カフェを訪れジョルダンと借金返済の件について話をした。金を盗んだのはレイラの元彼だと伝えるがとにかく金を返せと、取り合ってもらえない。カフェから出て止めてあったバイクのもとに戻るとミゲルが待っていた。借金はプロレーサーになってから少しづつ返すと伝えるが、断られる。ミゲルはどうやって返すか考えろと言い残し去っていった。

夜に電話がかかってきてジョルダンとミゲルがいるタトゥー屋へ呼び出される。そこで車に乗せられ、しばらく走り駐車場のような場所で降ろされる。そこにはバイクが置いてあり、覆面をかぶった男に荷物を渡される。その荷物を先程のタトゥー屋へ届けるように言われる。トニーはバイクを走らせる。途中、警察の追跡を受けながらもタトゥー屋に到着。これは麻薬の運び屋としての適正をみるためのテストで、トニーは合格だった。ミゲロは、2ヶ月間運び屋をすることで借金を帳消しにすると約束した。

その日からトニーはアルバイト、プロ選抜テスト、運び屋をする日々を送るようになる。

トニーは暴動が起きている地域に麻薬を届けることになった。タトゥー屋の前でジョルダンを待っているとムサがやってくる。ミゲルのもとで働いていることが知られてしまった。
麻薬を届けている最中にいきなり前方から銃撃を受ける。トニーはバイクごと横転し、二人組の男に追いかけられる走ってその場から逃げる。その2人はトニーの運ぶ麻薬が目当てだった。身を隠し、ジョルダンに電話で助けを求める。追手にみつかり銃撃を受けながらもジョルダンが用意した車になんとか乗り、その場から離れた。

プロ選抜テスト最終日。トニーは、バイクで走行中、度重なる疲労のせいで目の前が白くなり転倒してしまう。トニーは選抜試験に落選してしまった。

ミゲルに会ったとき、2ヶ月の期間後もこの仕事を続けないかと聞かれる。トニーはその申し出を断り、約束通りあと一回で終わりにするよう頼む。

レイラはトニーのやっている仕事のことをムサから聞いていた。レイラは自力で借金を返すと言う。トニーは役に立ちたいからこのまま続けると伝えた。

ジョルダンがいる場所まで荷物を運ぶ。これで運び屋の仕事は終わりのはずだが、ジョルダンはまだ仕事を続けさせるつもりでいた。トニーは仕事はこれで終わったと訴えたが、続けないとレイラを殺すと脅される。トニーは手に持っていたヘルメットでジョルダンを殴り殺してしまった。トニーはムサとその仲間を呼びだし、死体を隠す手伝いをしてもらった。トニーはムサがミゲルに奪われていた”シマ”を取り返すことにする。

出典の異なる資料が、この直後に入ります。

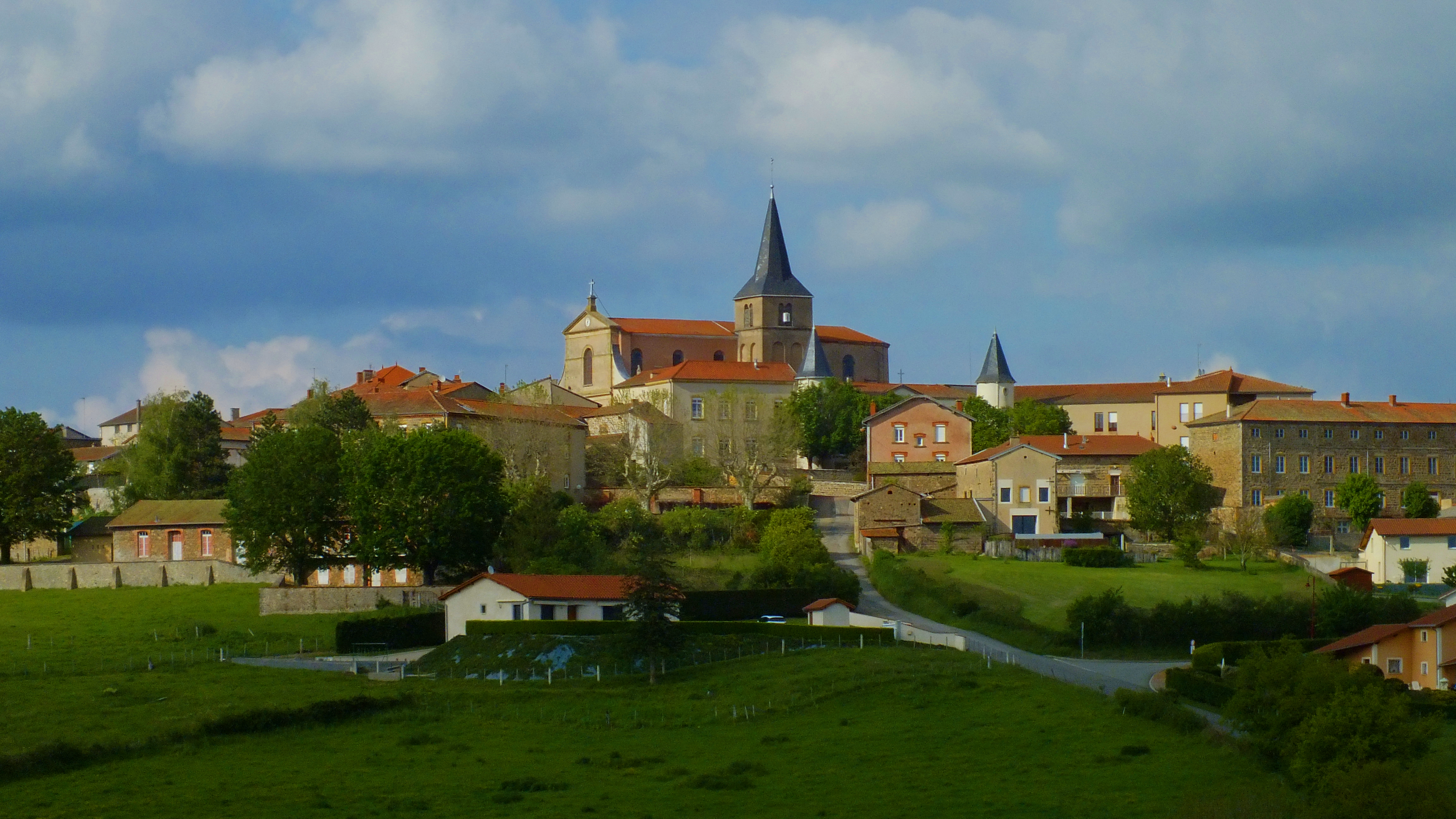 Saint-Symphorien-de-Lay - Eglise Paroissiale
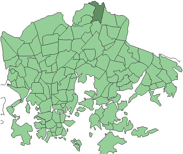 Districts of Helsinki, Tapulikaupunki highlighted
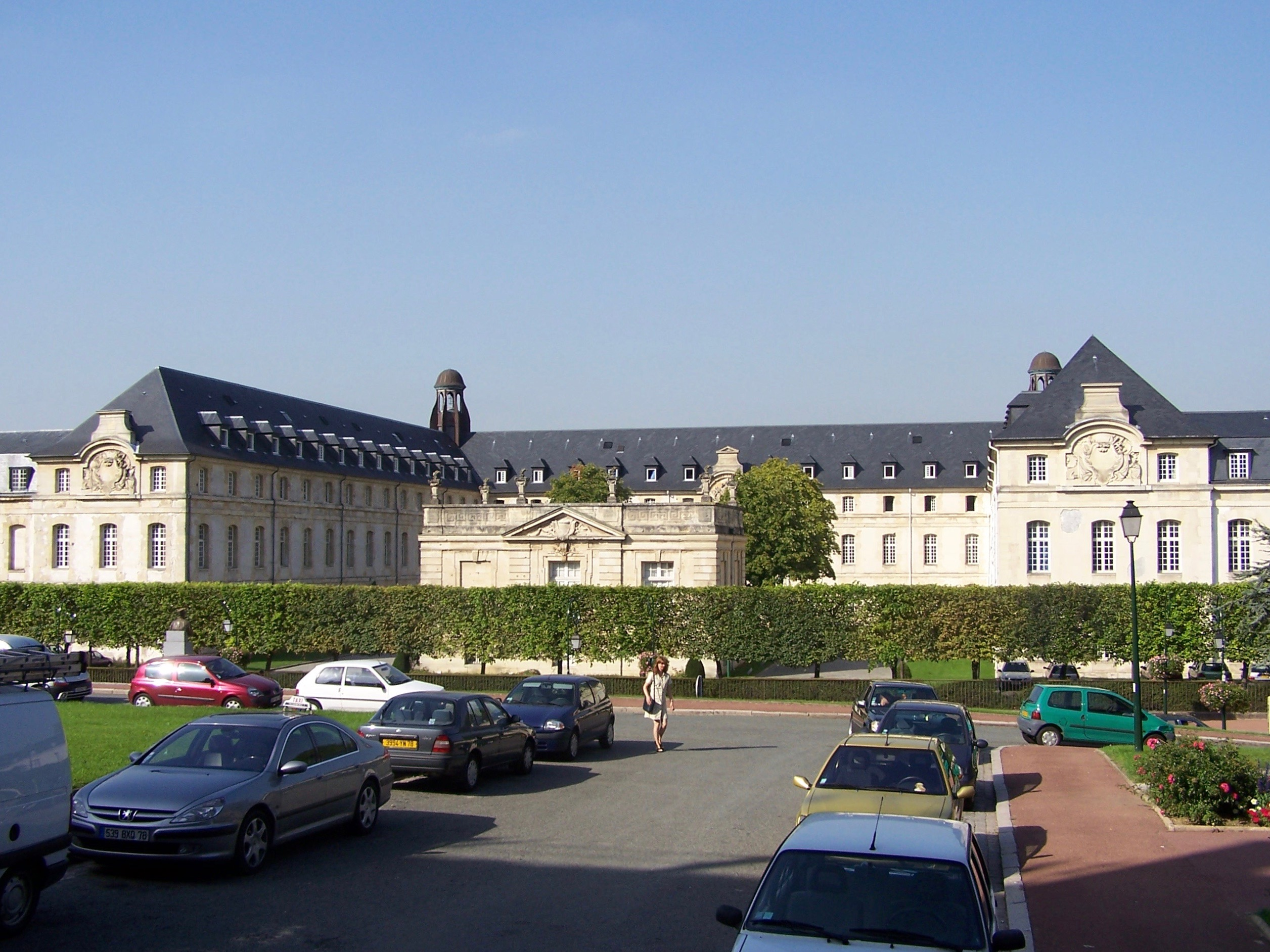 École militaire de Saint-Cyr-l'École (Yvelines, France). Photo personnelle Military school of Saint-Cyr-l'École (Yvelines, France). Personal picture. Auteur/Author : ℍenry Salomé
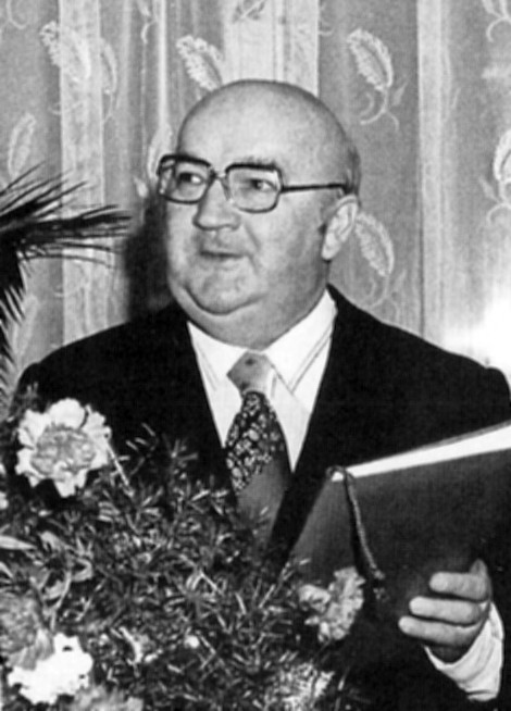 Wilhelm Szewczyk. Fotografia ze zbiorów prywatnych Romana Cop.
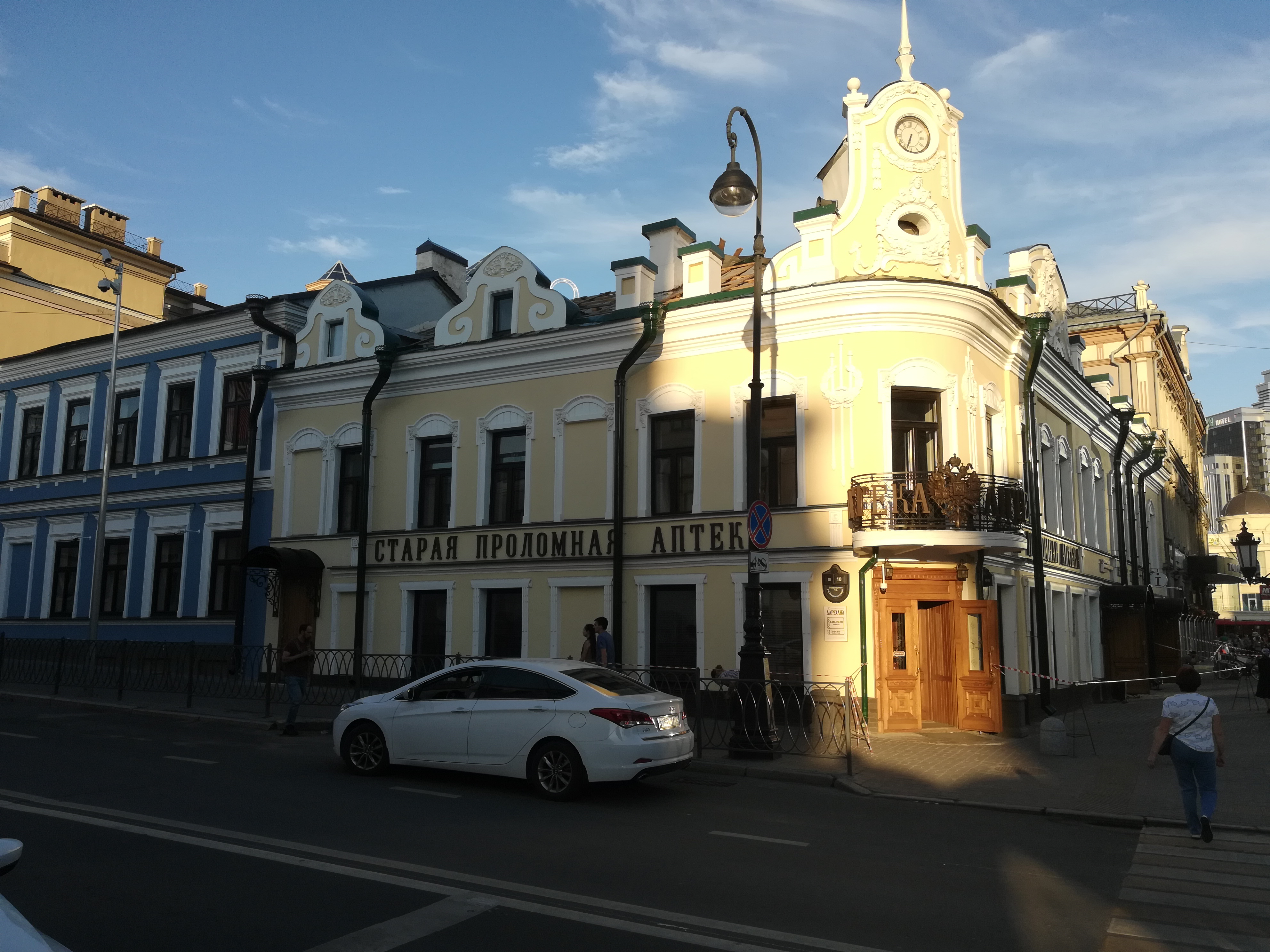 Аптека

次の日、ミゲルとその部下がトニーの家を訪ねてきて、ジョルダンの居場所を聞く。ジョルダンは取引後、ファリドに会うと言っていたとトニーは嘘をついた。ジョルダンを見つけるためトニーは車に乗せられ、麻薬の隠し場所に連れて行かれる。ムサはその後を車で追ったが、途中で見失ってしまう。トニーを乗せた車は現場に到着。ミゲルが麻薬が盗まれていないことを確認したあと麻薬を車に積む作業を始める。トニーはすきをみて、ムサに電話で居場所を伝えた。同じ頃、トニーが嘘をついていることがミゲルにバレてしまった。ムサは仲間からの電話で嘘がバレたことを知り、トニーに逃げろと伝えた。ミゲルに倉庫の奥まで来るよう呼び出されたトニーは近くに止めてあったバイクを盗み逃げ出す。しかし、すぐ先の交差点で横から来た車と衝突。トニーの体は宙に投げ出されてしまった。ミゲル達に車のトランクに入れられ、車が走り出した。しばらくして、トランクに光が差し込んできたかと思うと車は何度も横転し、止まった。駆けつけたムサたちの銃撃で車は事故を起こしたのだ。ミゲルはかろうじて生きていたが、ムサの仲間に撃ち殺される。

トニーは無事回復し、倉庫での仕事を再開していた。

息子の誕生日を祝っているとき、通りかかるバイクを目で追うトニー。その夜、トニーはバイクのナンバープレートを隠したあと、そのバイクで外出した。信号待ちをしていると向かいにパトカーが止まった。運び屋をしていた日々を思い出すトニー。パトカーを挑発するように赤信号のまま走り出した。

おわり

感想

まず簡単な感想ですが、前半は退屈、後半はサスペンス的見せ場があって楽しい…という感じでした!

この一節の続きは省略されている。